"Great Scott, they are!" said Allan, "and the buns and stuff you held Mrs. Hewitt up for are in the bottom of the car, locked up in the garage—where you wanted to be."

"Which is providential," said the children's mother thankfully. "It's an alibi. They can't get any till tomorrow, no matter how much we want to give them any."

So they tiptoed up the stairs. Joy turned off into her own room, but she heard enough to know that no soft-footedness had availed. She heard Philip's clear, deliberate little voice demanding, "How much party did you bring me home, Mother?" and the hopeful patter of Angela's feet.

She shut her door tight before she knew how it turned out. She had a good deal to do, because she was going to have to take a train that got her away from Wallraven before John found time from his rounds to come back next morning. Gail might have told Mrs. Hewitt—any number of people—by this time. She did not want to see any of them again. And she loved them all very much.

She took off her frock with slow, careful fingers, and put on a kimono to pack in. Her trunk was against the wall. As she worked steadily over the tissue-paper and hangers and things to be folded, she thought she was beyond feeling anything at all, till she felt something wet on her face, and found that she was crying silently, without having known it in the least.

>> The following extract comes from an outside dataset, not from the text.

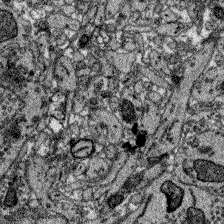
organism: Zebrafish
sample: Larval olfactory bulb

The green and silver frock—the white top-coat—that had burrs on it, where she had gotten out by the roadside to pick some goldenrod, and John had not gotten them all quite off—the little blue dress with the fichu that John had said made her look as if she belonged in a house instead of a story-book—the gray silk she had loved so, and worn so hard it was middle-age-looking already—the brown wool jersey suit she must travel in——

She laid this last across a chair, and tried to go on packing. That was the frock she had worn when John came to her in the woods, and was so kind, and so good, and told her he would let her have her happy month.... Well, she'd had it. And it was worth it—it was worth anything!

But she put her head down on the side of the trunk and sobbed and sobbed.

Presently she went on with her packing, and finished it by a little after four-thirty. The suitcase had to be filled. When it was done she took a bath and dressed, and lay down on the bed as she was. There was a train at nine-ten, that got her back home late in the afternoon, and she was taking no chances.

She slept a little, always with the nine-ten train on her mind, and finally rose and locked her trunk at half-past seven. She put the key and her ticket and what money she had in her hand-bag, fastened on her cap, took her suitcase, and stole downstairs. Nobody was astir yet but Lily-Anna, and Viola, who was giving the early-waking Angela her breakfast in an informal way in the corner of the kitchen.